Artes

Secretos del oficio narrativo, por Antonio López Ortega

Por Antonio López Ortega | 18 de Noviembre, 2012

Los surrealistas recomendaban escribir muy de mañana, y preferiblemente en ayunas: decían que a esas horas la mente estaba muy cerca del sueño y que, por lo tanto, se hacía fácil pescarlos. Para quienes veían en el inconsciente su fuente de inspiración, es comprensible que así procedieran. Nuestro gran Ramos Sucre fue un reconocido insomne, y es de pensar que la noche era su territorio de navegación, preferiblemente en la alta madrugada. Sin ser insomne, Eugenio Montejo sí era noctámbulo, y su jornada de escritura comenzaba a las diez de la noche, extendiéndose muchas veces hasta las dos o tres de la mañana, hasta que el cuerpo (o la mente) diera. Salvador Garmendia fue un conocido madrugador, de los que comenzaban a escribir sobre las cuatro de la mañana, alargando la jornada hasta el mediodía. Una vez le preguntaron al gran novelista larense su secreto para escribir y su figura de enano barbado, con gesto lacónico, le respondió al periodista: “Hay que pegar el culo a la silla”.

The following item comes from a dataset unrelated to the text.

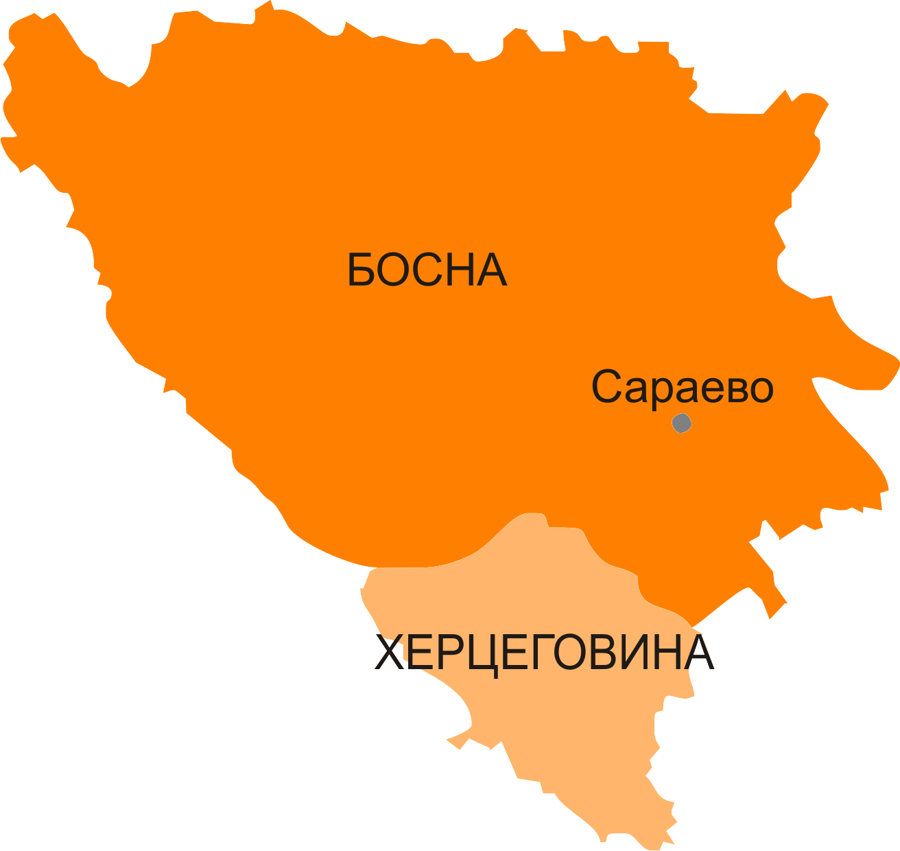 Карта на историческата област Босна
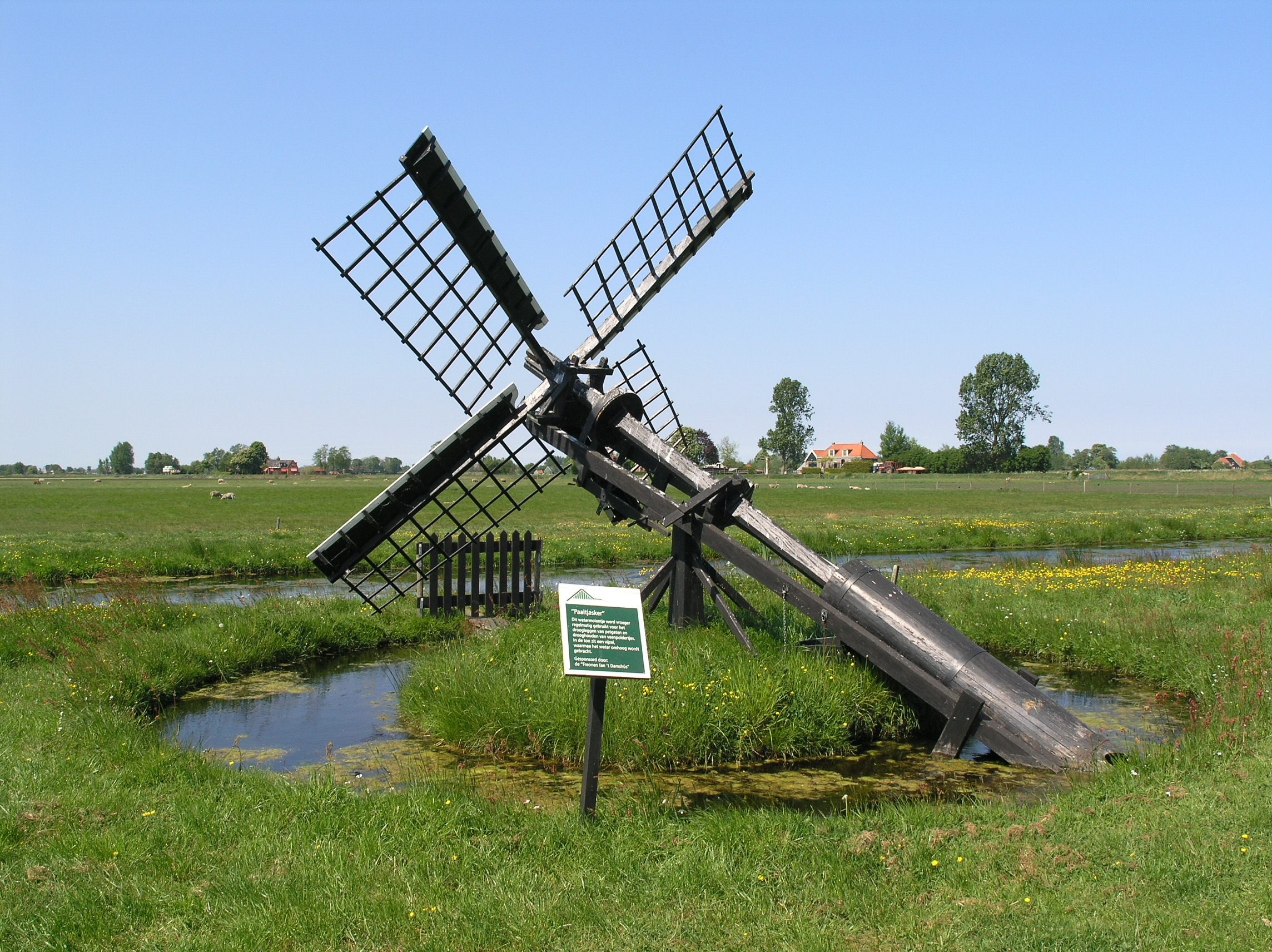 Nij Beets Tjasker Windmolen

El gran Fernando Pessoa se jactaba, al menos en su Libro del desasosiego, de escribir a mediodía, cuando su oficio de contabilista le permitía un par de horas libres en el almuerzo. Es fama que la escritura de su famoso poema “Tabaquería” la hizo de pie, apoyado en la repisa de una chimenea, en una especie de trance. Los hábitos se convierten a veces en mañas, y para el novelista cartagenero Oscar Collazos es imprescindible escribir descalzo, y preferiblemente apoyando la planta de los pies sobre baldosas que estén frías. Hay esquemas más racionales, como los de Vargas Llosa antes de recibir el Nobel, quien para escribir huye de los inviernos. Los románticos alemanes, los originales, creían en la inspiración, y todavía en tiempos cibernéticos hay quienes frente a la pantalla gris esperan la visita de las musas, como si aún estuviéramos en la clásica Atenas. El gran poeta Stéphane Mallarmé, simbolista francés, postulaba que toda página en blanco era un abismo, y que en definitiva los espacios vacíos eran tan importantes como las letras.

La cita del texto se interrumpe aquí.